Like Glue, the Azure ingest job needs more time than a function timeout allows. Azure Data Factory (ADF) was the obvious candidate, but ADF requires a persistent Integration Runtime — you're paying ~$0.80/hour around the clock to run a 20-minute job once a day. That's wasteful.

Azure ML Scheduled Job on a compute cluster (Standard_DS2_v2, min=0 nodes, max=1) matches Glue's cost model exactly: the cluster scales to zero between runs, you pay only while the script executes. The job YAML references the same Python script that could run locally:

type: command
command: python job.py --max-results 500 --query "cs.AI OR cs.LG OR cs.CL"
compute: azureml:mcrag-ingest-cluster

One wrinkle: the azurerm Terraform provider has no resource for Azure ML schedules (they're a data-plane concern, not an ARM resource). The schedule is created post-deploy via a Python script using the azure-ai-ml SDK — the one tool in the stack that can't be fully Terraformed.

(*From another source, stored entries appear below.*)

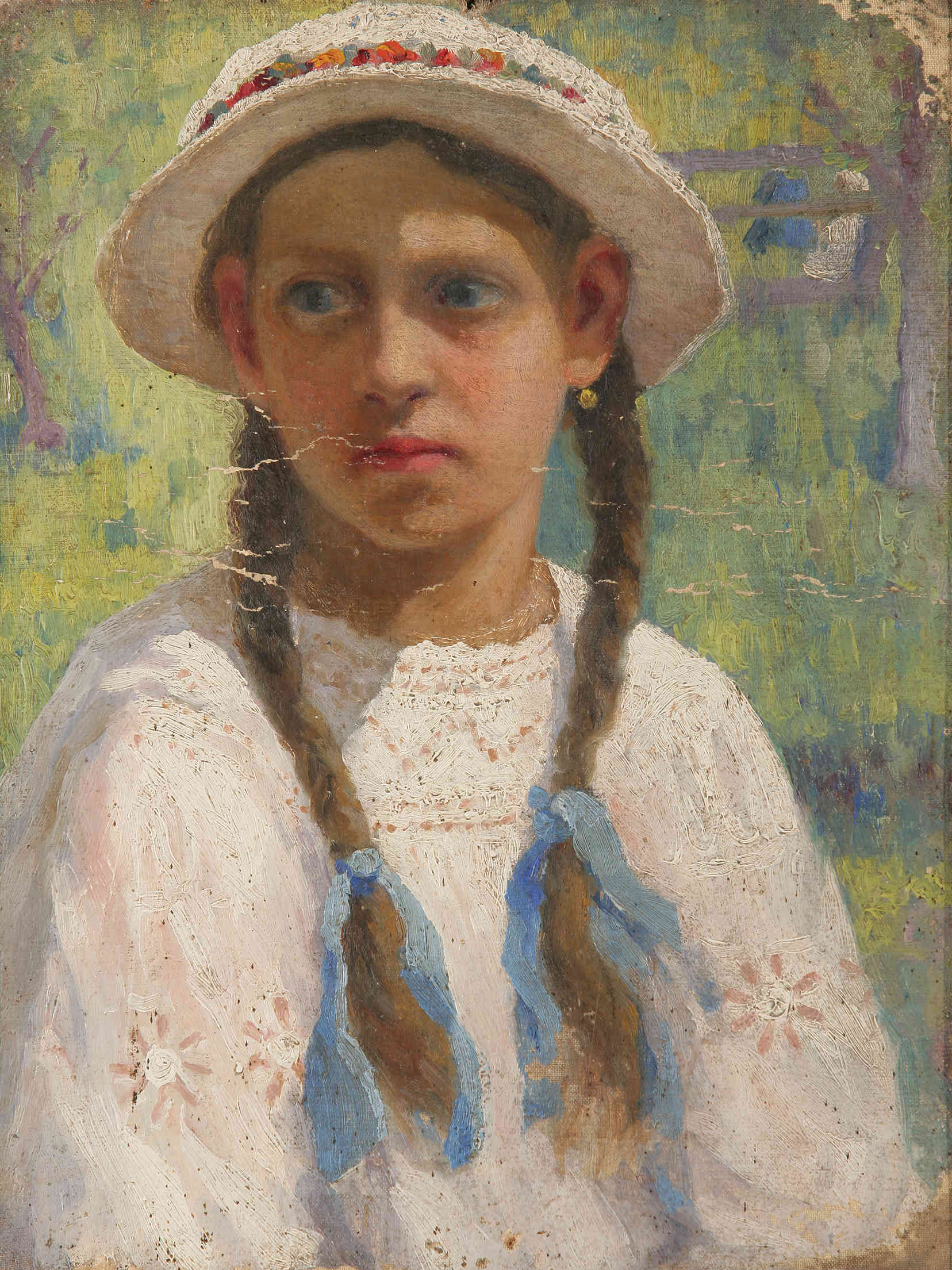 Дзяўчынка ў капелюшы. Южык Павел, 1930-я гг. Палатно, алей. 35,8×26,8 см. Смаргонскі гісторыка-краязнаўчы музей
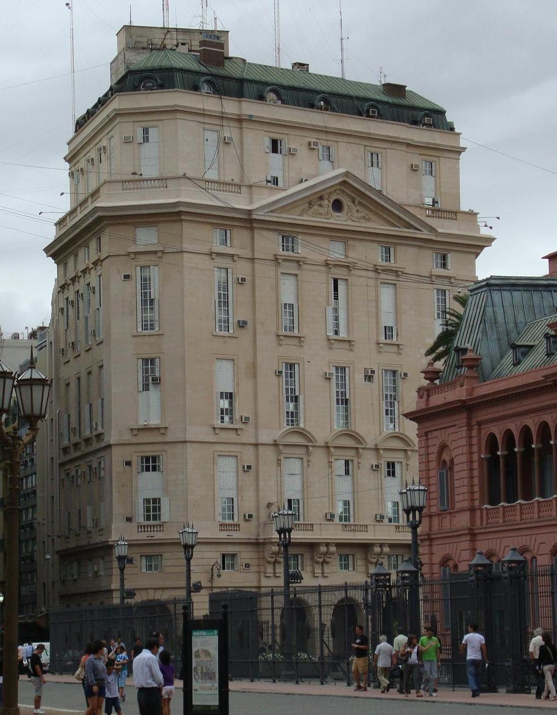 Edificio Martínez de Hoz, sede de la Secretaría de Inteligencia de la Argentina. Proyectado por el arquitecto Alejandro Bustillo. Calle 25 de Mayo Nº 11, Buenos Aires, Argentina.
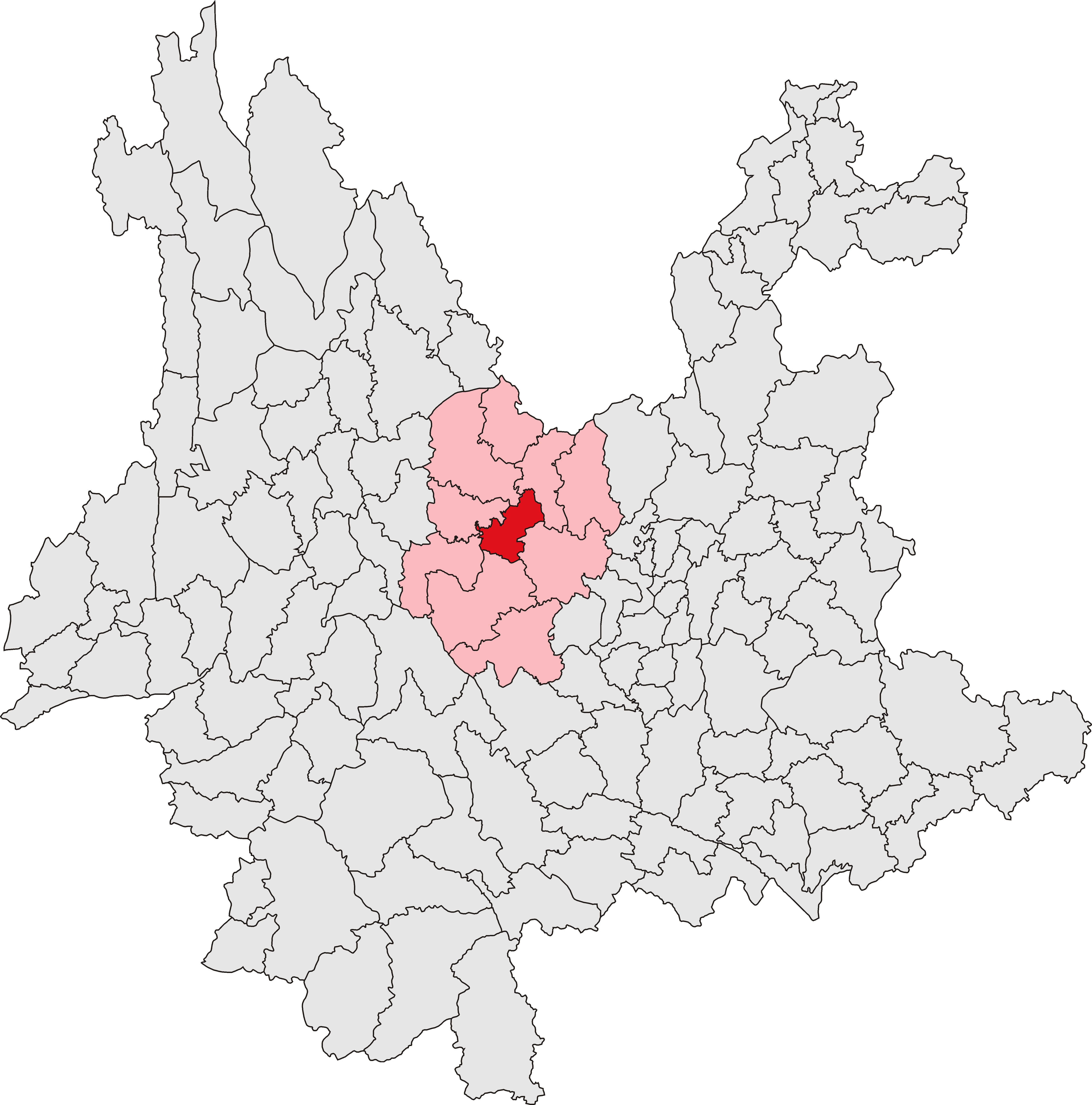 中文（中国大陆）: 牟定县位置图
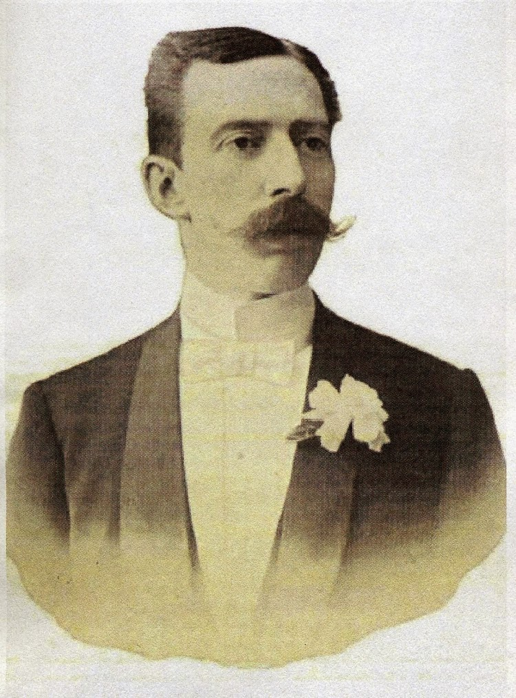 Joaquin Jover y Costas. Primer Marques de Gelida. LA ILUSTRACION ESPAÑOLA Y AMERICANA. 8 de Septiembre de 1896
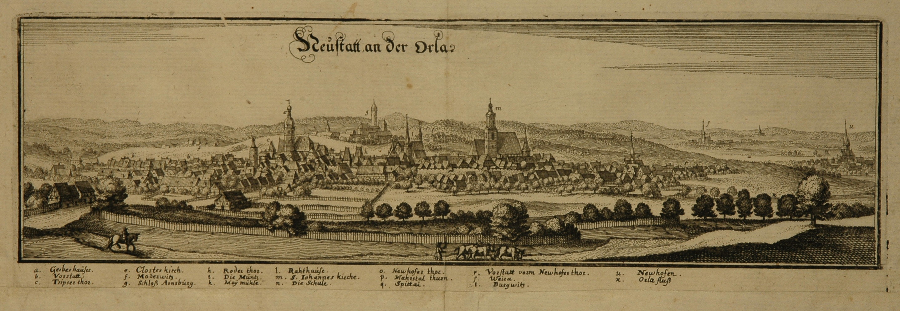 Kupferstich 10,5 x 32cm von Merian (1650)
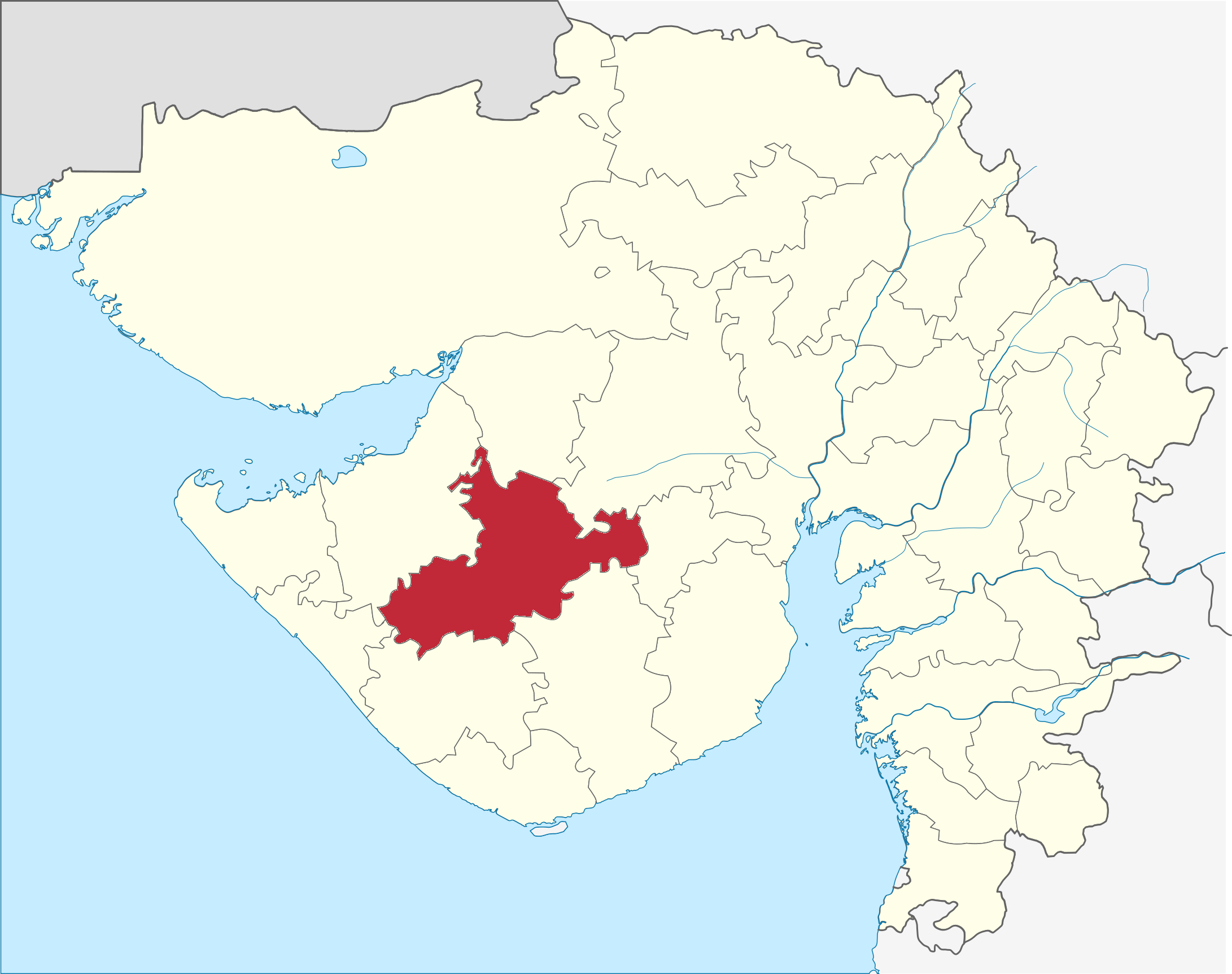 Distrito de Rajkot en Gujarat
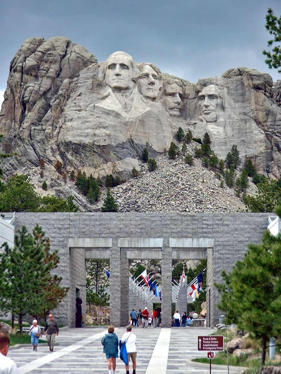 Mount Rushmore, South Dakota, United States. Photograph taken May 28, 2002 by Kelly Martin. چهار رئیس جمهور که تصاویر انها حک شده عبارتند از : جورج واشنگتن ، توماس جفرسون ، تئودور روزولت و ابراهام لینکلن
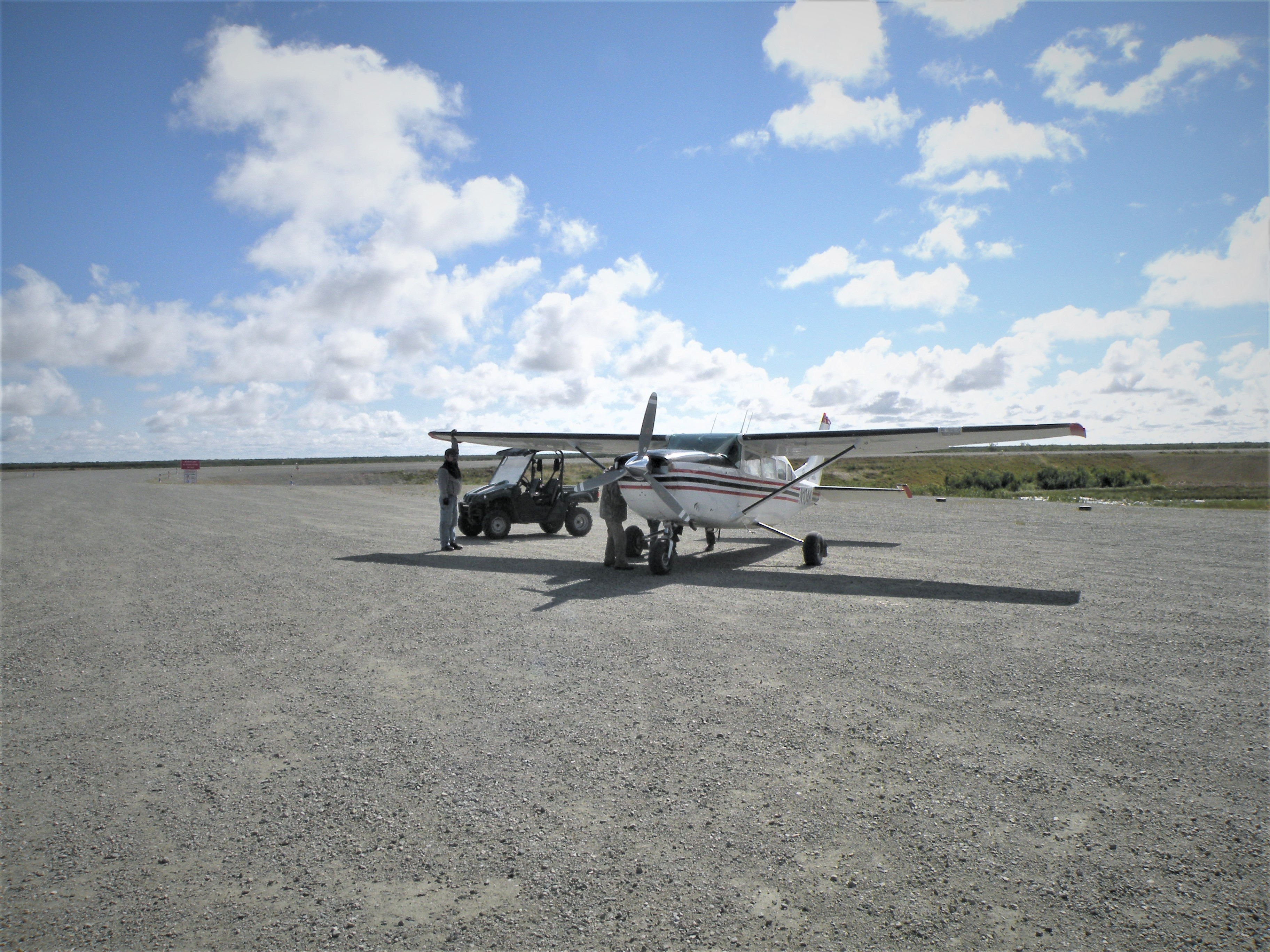 Airport Tuntutuliak
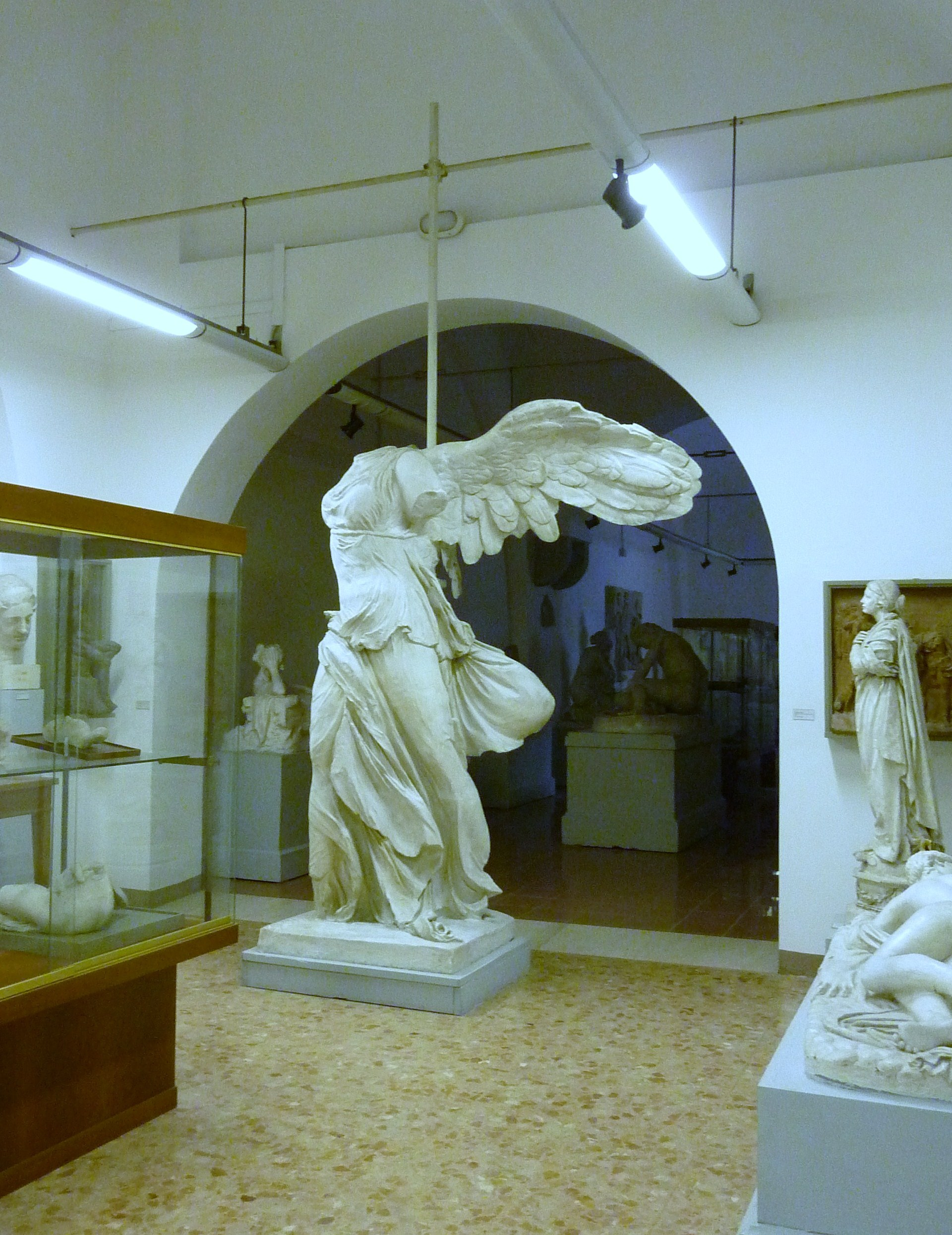 Copia in gesso della Nike di Samotracia nella Gipsoteca del Liceo artistico Paolo Toschi di Parma.

Embedding and Generation: Azure AI Foundry

Azure AI Foundry is the Azure equivalent of Amazon Bedrock: a multi-model platform hosting OpenAI models, open-source models (Llama, Phi, Mistral), and Microsoft's own models, all under one cognitive endpoint. Both embedding and generation use the standard OpenAI Python SDK (openai.AzureOpenAI) — the recommended client for Azure OpenAI-compatible endpoints — configured with azure_endpoint and api_version pointing at the AI Foundry resource.

Embedding: text-embedding-3-large, producing 3072-dimensional vectors — three times the dimensions of Titan V2. The client.embeddings.create() call accepts a list of strings, so the entire batch of chunks is sent in a single API call. More efficient than Titan's serial-only approach.

Generation: GPT-4o via client.chat.completions.create(). For a RAG use case the model mostly synthesises retrieved context — it doesn't need maximum reasoning depth. GPT-4o hits the right quality/cost balance here.

Vector Store: Azure AI Search (Basic Tier)

Azure AI Search is the native managed search service on Azure, with first-class vector search support and deep integration with AI Foundry. The two main alternatives were Elasticsearch on Azure Marketplace, which requires managing VMs, and Cosmos DB for NoSQL, which has a newer and less mature vector search implementation compared to AI Search's purpose-built HNSW indexing. AI Search is fully managed and integrates with Azure's identity stack out of the box.

The query pattern mirrors OpenSearch almost exactly: search_text=None disables keyword search, leaving pure KNN vector search via VectorizedQuery.

Azure AI Search Explorer — the mcrag-docs index after ingestion, showing paper chunks returned as JSON documents.

Query Endpoint: Azure Functions HTTP Trigger

Azure Functions on the Consumption plan is the direct Lambda equivalent and the natural choice for a simple HTTP request-response handler. Azure Container Apps and App Service were considered but are heavier options — Container Apps requires a container image and a registry, App Service has a minimum always-on cost. Functions needs neither: pure Python, a requirements.txt, and zero infrastructure to manage.

Authentication uses a function-level key injected via the x-functions-key header — no API Management layer needed for a portfolio demo. The function scales to zero between requests and is billed only for execution time.

Streamlit app running locally — Azure page answering a question about LLM agents The Streamlit UI running locally against the live Azure endpoint — Azure AI Search + AI Foundry returning a cited answer about recent LLM agent research.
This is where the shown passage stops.